Правило слабой строки

Андрей Чернов

ПРОГУЛКА ПО НЕВСКОМУ С ВБ

Такой московский – грузен и небрит,
Вдруг просиял и явно не по теме:
– Вон питерская рифма, – говорит, –
Пельмени – Мельпомене.

Ремонт в пельменной. В драме перерыв.
И самозванцем выглядит философ,
Что, лирику дидактикой смирив,
Юродствует заради парадоксов.

Се хохотун. Неправильный герой
Из детства, из придавленного действа.
Но я-то видел, как при нем иглой
На караул берет Адмиралтейство.
1990

Он так боялся своего семидесятилетия («Меня же тут разорвут!..»), что сбежал от него аж в Америку, к дочери. Не помогло. Вернулся – достали, долюбили, разорвали.

– Загнали мы с тобой Валю! – сказал совестливый Александр Аронов, у которого Берестов за пару дней до своей последней больницы выступал на поэтическом вечере. Вечер Аронова был в здании «Русского Дома», в полуподвале какого-то театрика у Чистых прудов. Берестов выступал как обычно, то есть с блеском. Потом посидели у стойки театрального буфета с Вадимом Черняком, еще одним замечательным (и потому малоизвестным) поэтом, и я убеждал Берестова держаться до ХХI века. А то чего ты когда-то написал: «И я пойду туда дорожкой строк…»

Берестов вскинул брови:

– Да, это странная история. Почему-то, когда я эти стихи опубликовал, критики решили, что я пишу о смерти… О том, что не доживу… А я о жизни писал: «…И потрублю немножко в свой рожок…»

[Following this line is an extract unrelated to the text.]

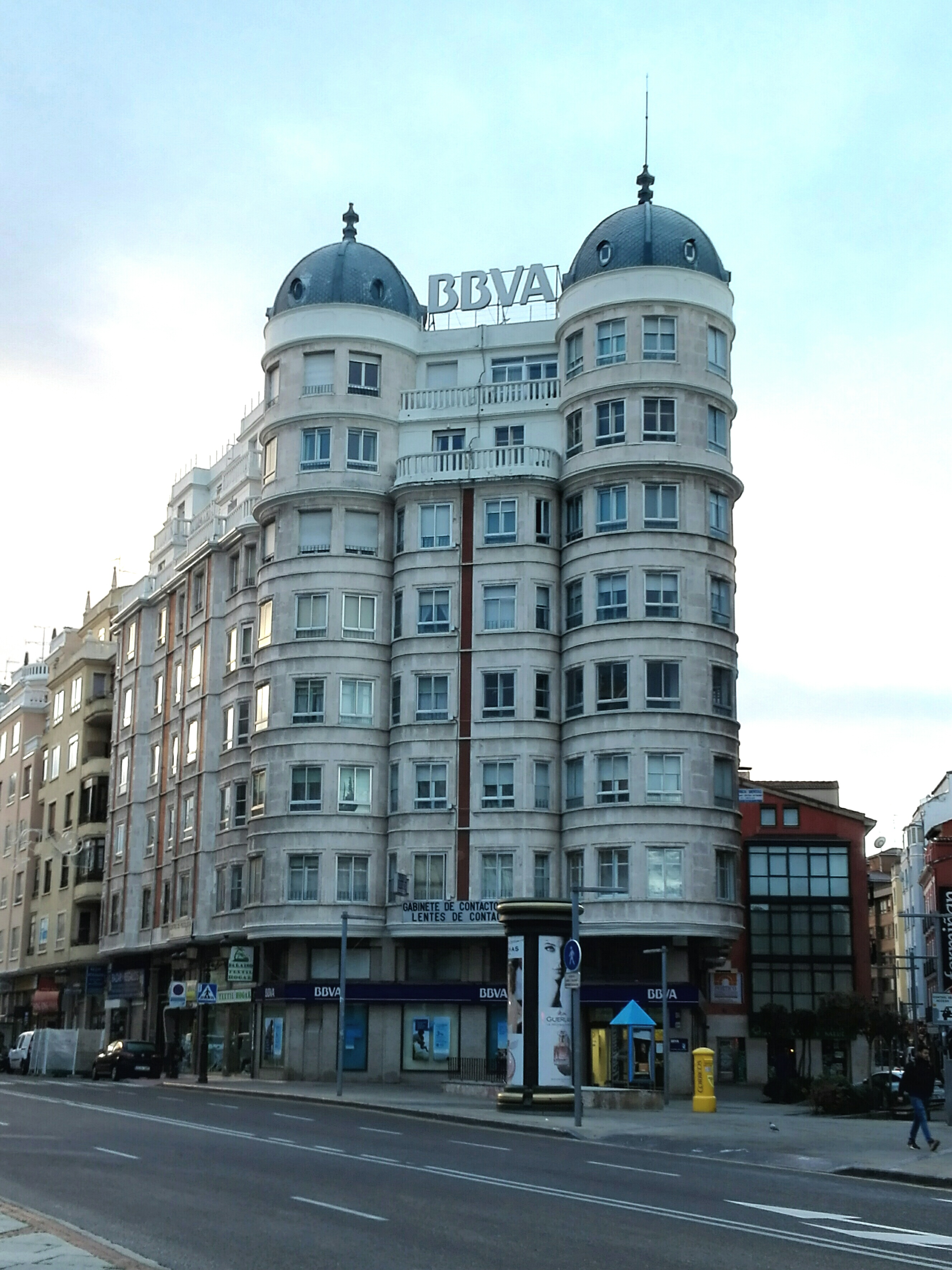 Edificio nº 2 de la calle Madrid (Burgos, España) ;diseñado por el arquitecto burgalés Martín Tárrega y construido sobre parte del antiguo solar del Convento de San Luis, se proyecta este moderno edificio cuyo tratamiento volumétrico y amplias superficies revocadas enlaza con modelos de la década anterior.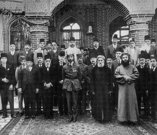 המלך פייסל בביקור הקהילה היהודית בבגדאד בשנת 1925 יחד עם הרב ששון כדורי, הרב עזרא דנגור, רוסתום חידר, מנחם צאלח דניאל ונכבדי הקהילה

Потом, уже вдвоем, мы шли из театра в метро. Тротуар был разрыт (меняли кабели или трубы), и мы грохотали по наброшенным на полутораметровую бездну гулким металлическим щитам. Говорить было решительно невозможно, но я пытался процитировать ему невесть откуда всплывшие юношеские свои стихи: «…Скрипят полуботинки об искусственный настил, / А тяготы земных пластов известны / Строителям, шахтерам да копателям могил. / Зато всегда при нас иные бездны».

И последние минуты в той, земной жизни – один перегон столь же гулкого тоннеля (ему от Чистых до Юго-Западной, мне до Лубянки).

Обнялись. Уже выйдя, я оглянулся и увидел совсем другое лицо– некрасивое, искаженное гримасой то ли боли, то ли мысли. И величественное, как боль или мысль. То, которое через несколько дней будет смотреть в себя в дешевом и красном, советской выделки, фанерном гробу.

* * *

В 70-х у него висела на стене маленькая гитара, на которой был наклеен газетный заголовок «Вдруг придет Булат».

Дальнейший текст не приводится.